Client’s small business obtained an SBA 7(a) loan for $150,000.  He and his wife signed personal guarantees and pledged their home as collateral. The SBA loan went into default, the term or maturity date was accelerated and demand for payment of the entire amount claimed was made.  The SBA lender’s note gave it the right to adjust the default interest rate from 7.25% to 18% per annum. The business filed for Chapter 11 bankruptcy but was dismissed after 3 years due to its inability to continue with payments under the plan. Clients wanted to file for Chapter 7 bankruptcy, which would have been a mistake as their home had significant equity to repay the SBA loan balance in full as the Trustee would likely seize and sell the home to repay the secured and unsecured creditors. However, the SBA lender opted to pursue the SBA 7(a) Guaranty and subsequently assigned the loan and the right to enforce collection to the SBA. Clients then received the SBA Official 60-Day Notice and hired the Firm to respond to it and negotiate on their behalf. Clients disputed the SBA’s alleged balance of $148,000, as several payments made to the SBA lender during the Chapter 11 reorganization were not accounted for. To challenge the SBA’s claimed debt balance, the Firm Attorneys initiated expedited discovery to obtain government records. SBA records disclosed the true amount owed was about $97,000. Moreover, because the Clients’ home had significant equity, they were not eligible for an Offer in Compromise or an immediate Release of Lien for Consideration, despite being incorrectly advised by non-attorney consulting companies that they were. Instead, our Firm Attorneys recommended a Workout of $97,000 spread over a lengthy term and a waiver of the applicable interest rate making the monthly payment affordable. After back and forth negotiations, SBA approved the Workout proposal, thereby saving the home from imminent foreclosure and reducing the Clients' liability by nearly $81,000 in incorrect principal balance, accrued interest, and statutory collection fees.

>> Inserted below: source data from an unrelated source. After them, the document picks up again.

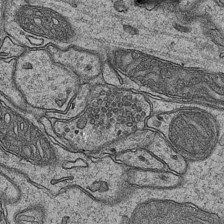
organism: Mouse
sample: CA1 Hippocampus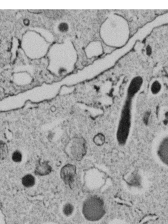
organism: C. elegans
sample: C. elegans embryo early stage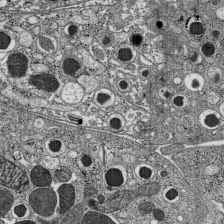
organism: C57BL Mouse
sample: Pancreatic islet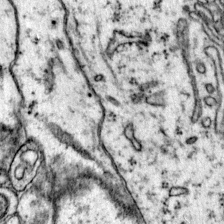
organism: Mouse
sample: Primary visual cortex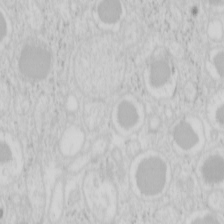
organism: Mouse
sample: Pancreas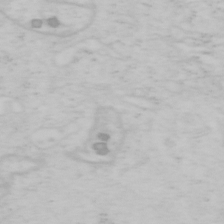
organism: Mouse
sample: OT-I killer T cells with ID8 ovarian cancer cells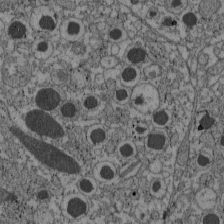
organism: C57BL Mouse
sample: Pancreatic islet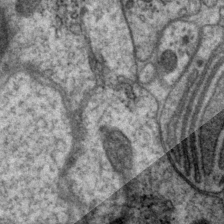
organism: P. pacificus
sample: Pharynx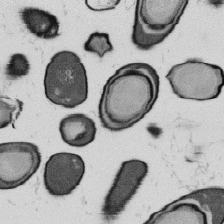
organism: B. subtilis
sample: Bacterial spore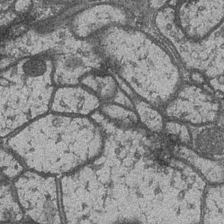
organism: Drosophila
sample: Optic medulla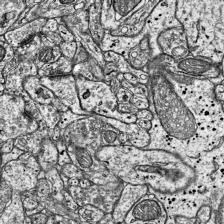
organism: Mouse
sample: Visual Cortex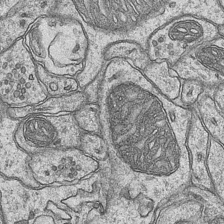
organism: Mouse
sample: CA1 Hippocampus

$166,000 SBA 7A LOAN - NEGOTIATED WORKOUT AGREEMENT

$166,000 SBA 7A LOAN - NEGOTIATED WORKOUT AGREEMENT

Clients executed personal and corporate guarantees for an SBA 7(a) loan from a Preferred Lender Provider (PLP). The borrower corporation defaulted on the loan exposing all collateral pledged by the Clients. The SBA subsequently acquired the loan balance from the PLP, including the right to collect against all guarantors. The SBA sent the Official Pre-Referral Notice to the guarantors giving them sixty (60) days to either pay the outstanding balance in full, negotiate a Repayment (Offer in Compromise (OIC) or Structured Workout (SW)), challenge their alleged guarantor liability or file a Request for Hearing (Appeals Petition) with the SBA Office of Hearings & Appeals.

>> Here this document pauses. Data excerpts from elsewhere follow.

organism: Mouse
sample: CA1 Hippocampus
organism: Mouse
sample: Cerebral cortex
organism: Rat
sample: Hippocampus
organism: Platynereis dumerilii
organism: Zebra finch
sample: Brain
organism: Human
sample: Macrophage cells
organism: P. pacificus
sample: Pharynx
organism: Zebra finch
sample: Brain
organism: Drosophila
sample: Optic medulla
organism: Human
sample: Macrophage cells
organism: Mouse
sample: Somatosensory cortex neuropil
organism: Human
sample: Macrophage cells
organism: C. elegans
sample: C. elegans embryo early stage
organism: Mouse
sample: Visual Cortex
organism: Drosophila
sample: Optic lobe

Because the Clients were not financially eligible for an OIC, they opted for Structured Workout negotiations directly with the SBA before the debt was transferred to the Bureau of Fiscal Service, a division of the U.S. Department of Treasury for enforced collection.

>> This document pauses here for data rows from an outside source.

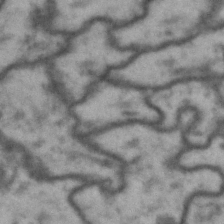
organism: Drosophila
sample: Brain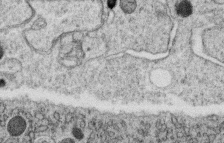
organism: C. elegans
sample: C. elegans oocyte; sperm cells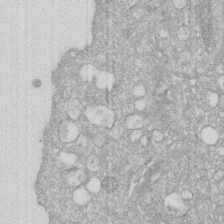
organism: Human
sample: HIV infected U937 cells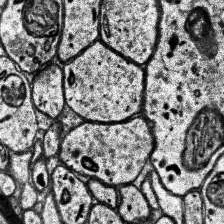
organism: Human
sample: Temporal Lobe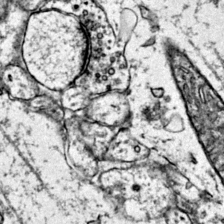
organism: Mouse
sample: Primary visual cortex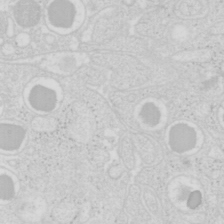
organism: Mouse
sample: Pancreas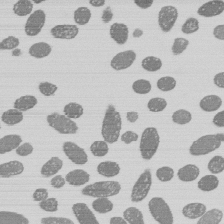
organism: E. coli
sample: Bacterial nucleoid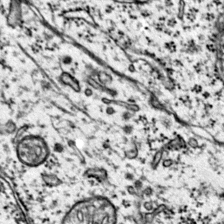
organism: Mouse
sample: Primary visual cortex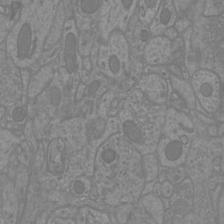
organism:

The Firm was hired to negotiate a global Workout Agreement directly with the SBA to resolve the personal and corporate guarantees. After submitting the Structured Workout proposal, the assigned SBA Loan Specialist approved the requested terms in under ten (10) days without any lengthy back and forth negotiations.

The favorable terms of the Workout included an extended maturity at an affordable principal amount, along with a significantly reduced interest rate saving the Clients approximately $181,000 in administrative fees, penalties and interest (contract interest rate and Current Value of Funds Rate (CVFR)) as authorized by 31 U.S.C. § 3717(e) had the SBA loan been transferred to BFS.